Prove that every $\mathbb{Z}$-module finitely generated is free if, and only if, it is locally free.
Any hints?
I have checked this question but I'm not clear on how to proceed with the implication $(\Leftarrow)$ and the whole "basis" thing. Is this one of those instances where we have to consider localizations as extensions of scalars?
There are two useful facts related to your question. For $R$-module $M$,
The first fact is explained in https://stacks.math.columbia.edu/tag/00NV, the second one is in here. Applying these to the case $R=\mathbb{Z}$, we are done.
You can prove this very simply using the classification of finitely generated $\mathbb{Z}$-modules, which says they are always a direct sum of cyclic modules. In particular, to prove a finitely generated module is free, it suffices to show it is torsion-free. But now suppose a module $A$ has torsion, so for some prime $p$, it has an element of order $p$. This element generates a submodule isomorphic to $\mathbb{Z}/(p)$. Now $\mathbb{Z}/(p)$ is already a $(p)$-local module, so when we localize $A$ at $(p)$, this submodule is unchanged. In other words, $A_{(p)}$ has a submodule isomorphic to $\mathbb{Z}/(p)$, and thus it has torsion and so is not free. So, $A$ is locally free.

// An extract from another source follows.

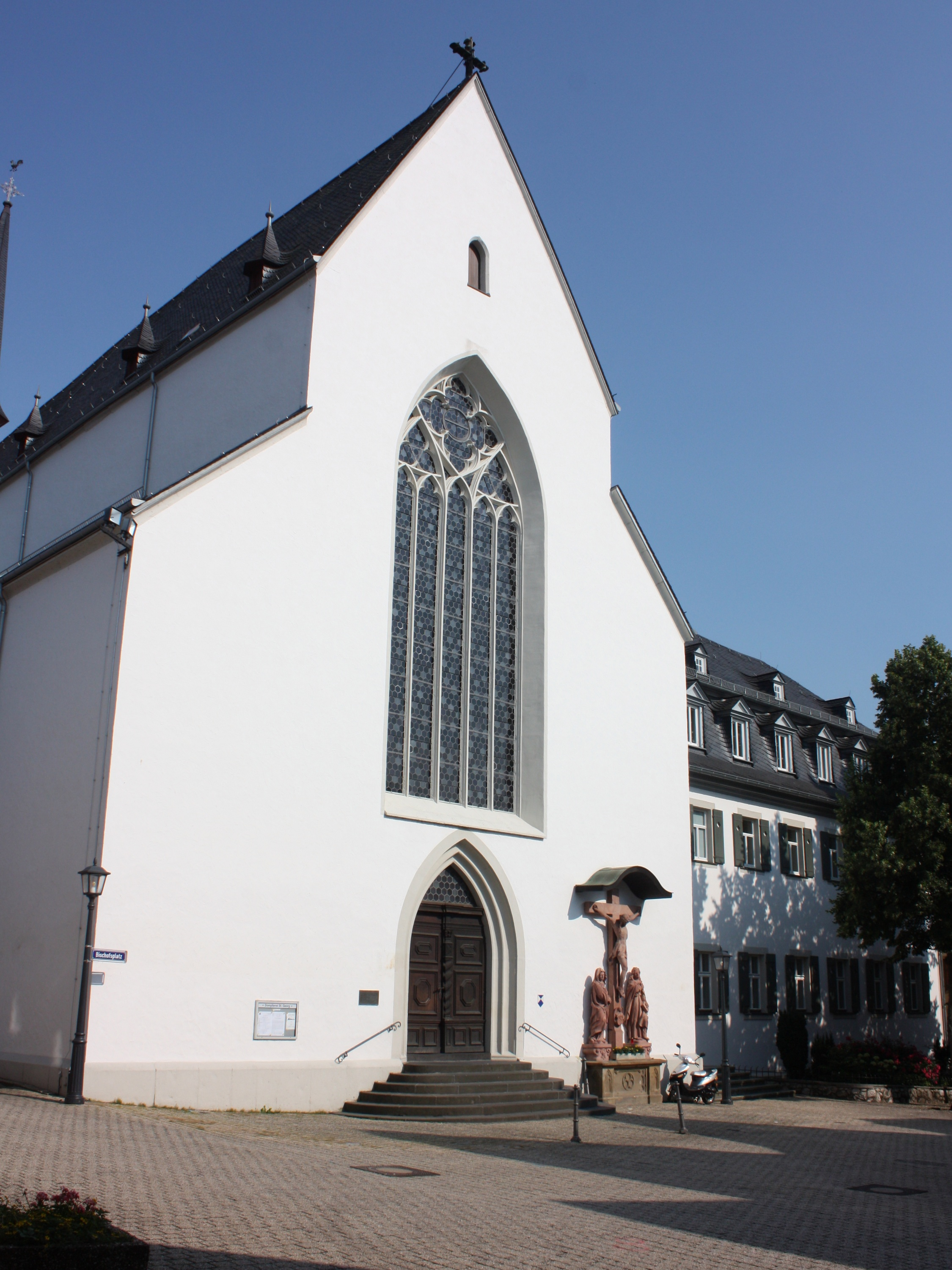 Limburg (Altstadt), Hessen: Ehemaliges Fransikanerkloster "St. Sebastian", heute Bischöfliches Ordinariat und Stadtkirche

Here's a proof avoiding the structure theorem and using a minimum of general commutative algebra. Let $A$ be a finitely generated abelian group. We will need the small fact that $\mathbb{Z}$ is Noetherian, so subgroups of $A$ are finitely generated, and in particular the torsion subgroup $A_{tors}$ is finitely generated and hence finite. Localizing $A_{tors}$ at each prime $p$ gives the $p$-torsion subgroup of $A_{tors}$, which by the exactness of localization embeds into the localization $A_{(p)}$. But a free $\mathbb{Z}_{(p)}$-module has no $p$-torsion, so $A_{tors}$ is trivial. So if $A$ is locally free then in particular it is torsion-free.
Now it suffices to show that a torsion-free finitely generated abelian group $A$ is free. This can be done explicitly, without the structure theorem, by showing that a minimal generating set is a basis; see Jyrki Lahtonen's answer here.
This argument shows that every finitely generated abelian group is an extension
$$0 \to A_{tors} \to A \to A/A_{tors} \to 0$$
where $A_{tors}$ is finite and $A/A_{tors}$ is (torsion-free, hence) finite free. Since $A/A_{tors}$ is projective this short exact sequence splits, so
$$A \cong A_{tors} \oplus \mathbb{Z}^n$$
which reduces the structure theorem to the case of finite abelian groups; this was done by Kronecker, before the structure theorem for finitely generated abelian groups was proven. The Chinese remainder theorem further reduces the structure theorem to the case of finite abelian $p$-groups, which I think can be done pretty bare-handedly.